Do Edit > Special Characters and click on the gear wheel at the top left, select Customize and check the box for Greek. Double click or drag drop to input.


Go to system prefs/language & text/input sources and check the box for Greek, plus the box for Show Input Menu in Finder. Then select Greek from the "flag" menu at the top right of the screen and type.


Symbol fonts that produce Greek when you type Latin are obsolete junk and you should not use them if you happen to find one.

Sep 2, 2013 9:39 AM in response to Bob Novy

It would be nice if you could re-assign the option+key (e.g. option + a = alpha), but I haven't found a way. What I have done instead is do as Tom said, then just map a keyboard shortcut to change between inputs (I'm using ctrl+space):


Setup keyboard shortcut: "system preferences->keyboard->input Sources->Language" then enable the "select previous input source" (last one on my list), change the shortcut as needed.

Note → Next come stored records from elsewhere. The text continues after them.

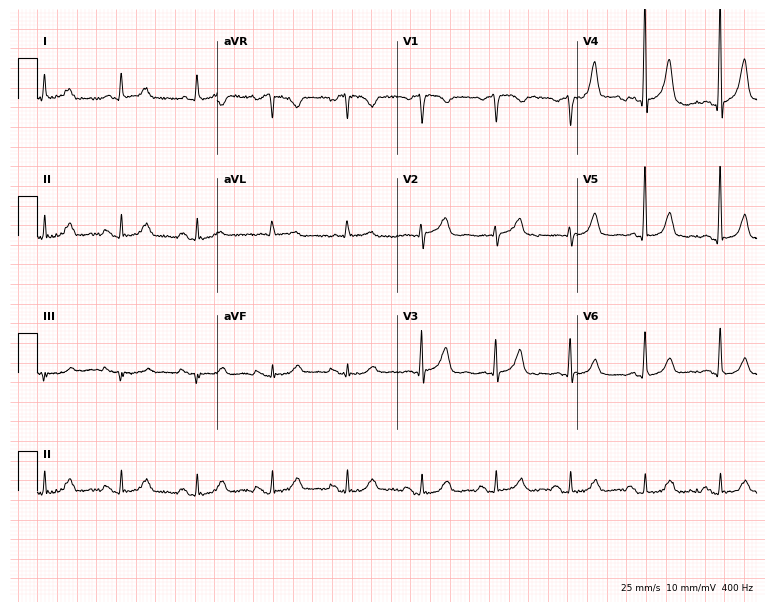
Resting 12-lead electrocardiogram. Patient: a 67-year-old male. None of these six findings is recorded: first-degree AV block, right bundle branch block, left bundle branch block, sinus bradycardia, atrial fibrillation, sinus tachycardia. Other findings, if any, are not listed.
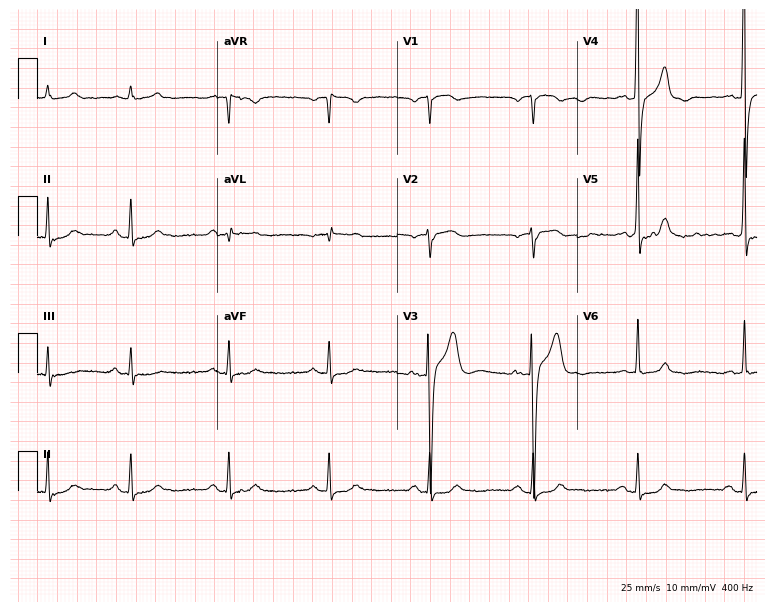
Resting 12-lead electrocardiogram (7.3-second recording at 400 Hz). Patient: a male, 76 years old. None of these six findings is recorded: first-degree AV block, right bundle branch block, left bundle branch block, sinus bradycardia, atrial fibrillation, sinus tachycardia.
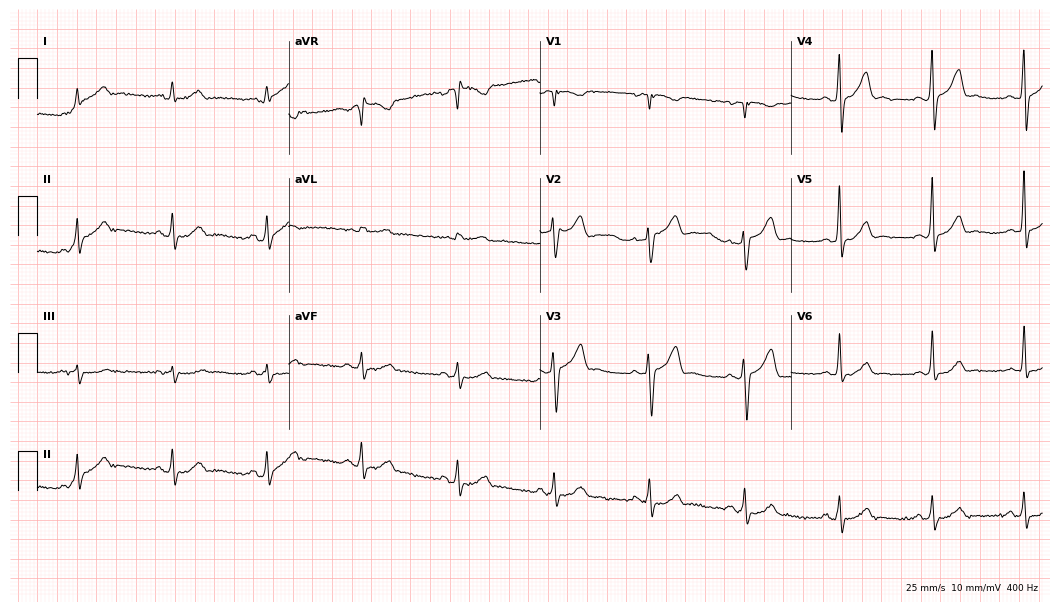
Standard 12-lead ECG recorded from a male patient, 46 years old. Read as a normal ECG.
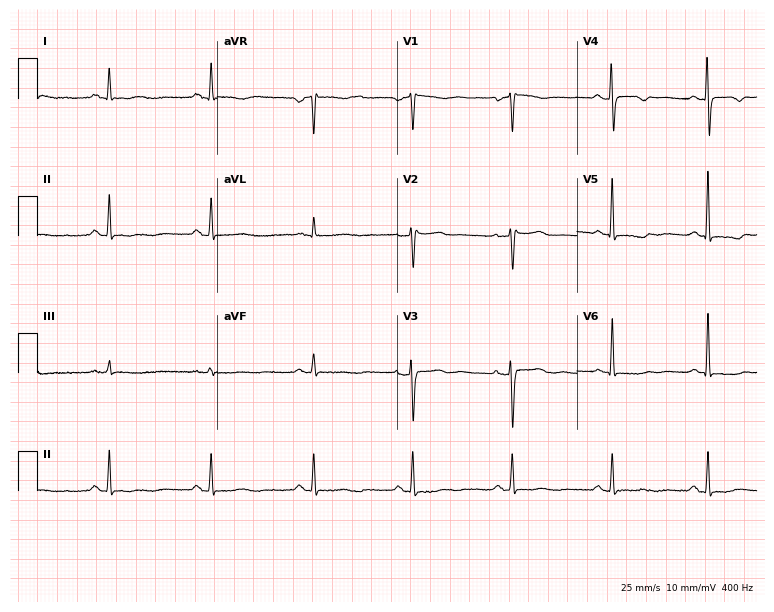
Standard 12-lead ECG recorded from a 50-year-old woman. None of these six findings is recorded: first-degree AV block, right bundle branch block (RBBB), left bundle branch block (LBBB), sinus bradycardia, atrial fibrillation (AF), sinus tachycardia.

Though (as you might know?) for a few of them, you already have dedicated shortcuts (just not all the ones I need, but you might be lucky?):


Greek

16 ∂ Option-D (Delta) )

17 ∆ Option-J (Delta)

18 µ Option-M (Mu)

19 π Option-P (phi)

20 ß Option-S (beta

21 Ω Option-Z (Omega)

22 ∏ Option-Shift-P (phi)

Found here: http://modmyi.com/forums/mac-tips-tricks-mods/328131-100-mac-keyboard-shortcuts- creating-symbols.html)


Cheers,

W

Sep 11, 2013 8:19 AM in response to 2352

Thank you, Tom Gewecke out in far-from NC, Scottsdale, AZ. Still, I wonder why Apple no-longer provides a Proper Symbol font?

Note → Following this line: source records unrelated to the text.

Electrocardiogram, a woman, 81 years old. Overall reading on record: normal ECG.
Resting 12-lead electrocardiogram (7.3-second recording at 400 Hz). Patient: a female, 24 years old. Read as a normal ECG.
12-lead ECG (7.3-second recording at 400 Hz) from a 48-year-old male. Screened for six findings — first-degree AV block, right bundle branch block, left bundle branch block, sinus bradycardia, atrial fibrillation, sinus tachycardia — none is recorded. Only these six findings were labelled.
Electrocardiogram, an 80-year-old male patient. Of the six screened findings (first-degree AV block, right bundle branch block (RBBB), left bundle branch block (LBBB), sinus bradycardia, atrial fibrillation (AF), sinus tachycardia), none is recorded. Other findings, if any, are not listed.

On my iMac with System OS X v10.8.4, what Apple calls Symbol is just Arabic (regular a-z & A-Z) in what looks like Helvetica font. What mis-advertising! I would Expect better from Apple than this. Apple has regressed, yes?


Still were I a skeptic, I would think that a Greek font is something that Apple plans to release in-the future, again. Upgrade = More Money! :-(


So I thank goodness that _I_ don't use Greek font, today. But I remember when I did.


In Graduate School, I relied on Troff, the word processor on the UNIX Operating System. Through more than 5-years of study at the University of Minnesota, I wrote my PhD thesis with Troff, finishing in 1990. :-)

Sep 11, 2013 9:14 AM in response to Bob Novy

Bob Novy wrote:


Apple has regressed, yes?


No, Apple has progressed, and the other way is stuck in the 1990's. Everyone should be using Unicode, where Greek characters have their own code points. Fonts like the old Symbol which map Greek to Latin codepoints are obsolete and hopefully will disappear. Apple's Symbol font puts things where they are supposed to be under the agreed international standards.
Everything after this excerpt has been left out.